Priorities Can Kill: When Passing the Buck Gets Dangerous

Nursing is 24/7, right? So what if you don’t get to a task before the shift is over? Is it really necessary to push a doctor towards action (and thus annoy them to the bone)? It’s not like anyone suffered from lack of action… Or maybe you’re wrong. Nurses General Nursing Article

I couldn't breathe. My chest was aching with a fierceness that made me want to pass out. There was a pounding echoing in my ears so loud that I could hear my heart coupled with irregular breathing. Where did I screw up?! Inside my head I could hear my own voice screaming. What did I do?! I wanted to be sick. WHAT HAPPENED?!

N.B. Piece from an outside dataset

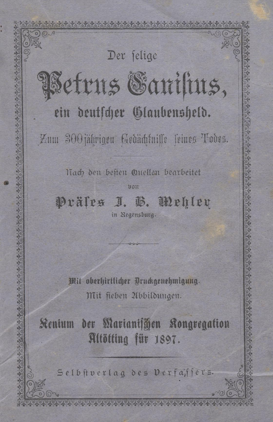 Johann Baptist Mehler, Buchtitel
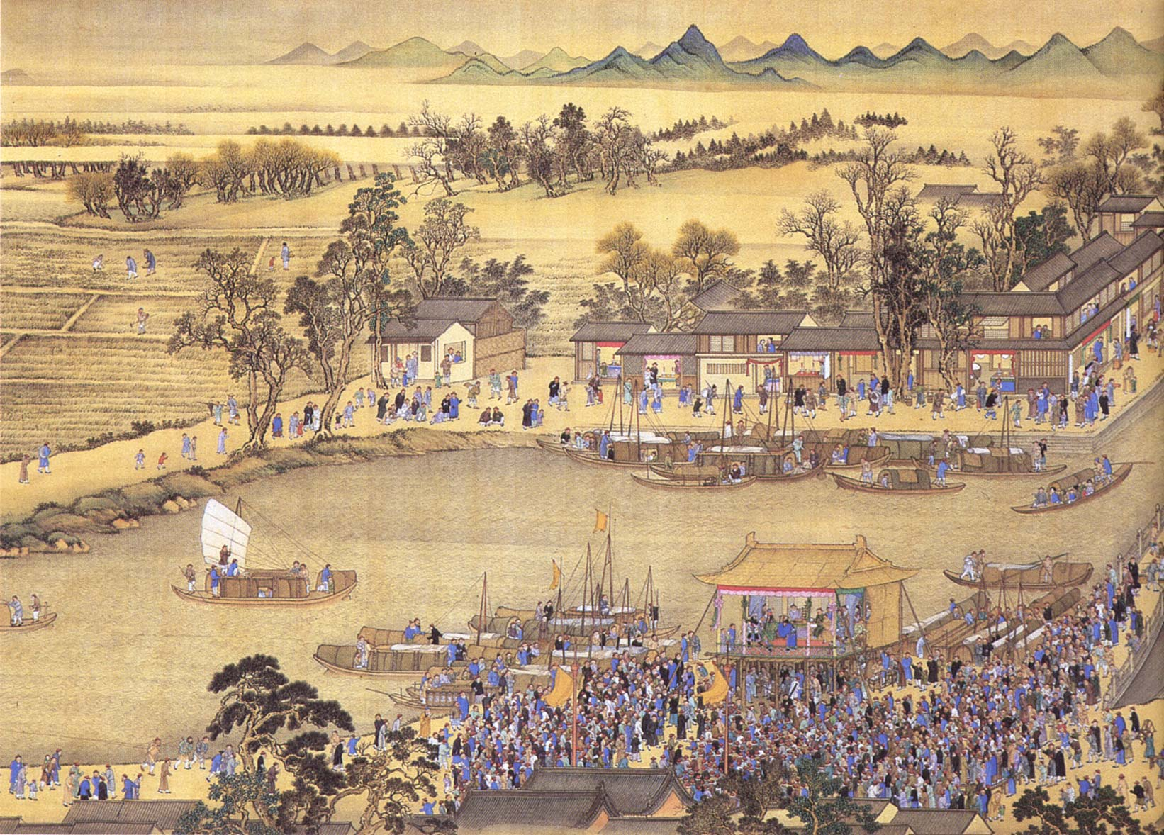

The morning rushed before my eyes in a blur. The checklist started: Report was normal, I had read his labs, the initial assessment was benign-- why would things change so drastically and so fast?! I then remembered a nursing school professor tell me once that the smaller the patient, the faster you run. Unfortunately, this patient was a full-grown adult male and in a matter of 15 minutes he went from talking to me about what he wanted for lunch to unresponsive and gasping for air. What did I miss?!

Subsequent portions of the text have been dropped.